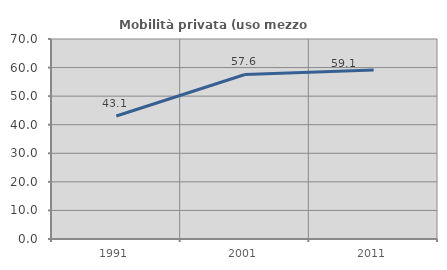
| Category | Mobilità privata (uso mezzo privato) |
|---|---|
| 1991.0 | 43.064 |
| 2001.0 | 57.579 |
| 2011.0 | 59.124 |
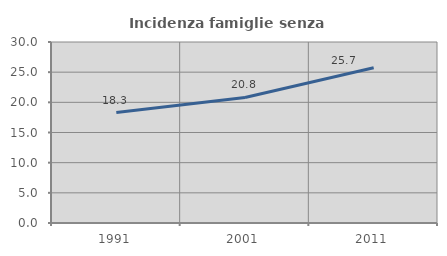
| Category | Incidenza famiglie senza nuclei |
|---|---|
| 1991.0 | 18.297 |
| 2001.0 | 20.807 |
| 2011.0 | 25.729 |
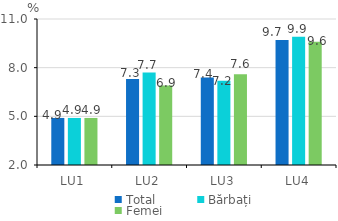
| Category | Total | Bărbați | Femei |
|---|---|---|---|
| LU1 | 4.9 | 4.9 | 4.9 |
| LU2 | 7.3 | 7.7 | 6.9 |
| LU3 | 7.4 | 7.2 | 7.6 |
| LU4 | 9.7 | 9.9 | 9.6 |
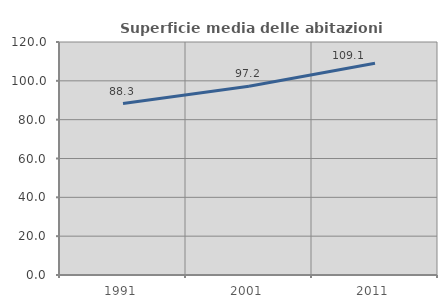
| Category | Superficie media delle abitazioni occupate |
|---|---|
| 1991.0 | 88.307 |
| 2001.0 | 97.221 |
| 2011.0 | 109.095 |

[TASK TO COMPLETE]:
For every line in the material above, note whether the word "Category" appears, then state the number of lines where it does and nothing else.

[SOLUTION TO THE PROBLEM]:
4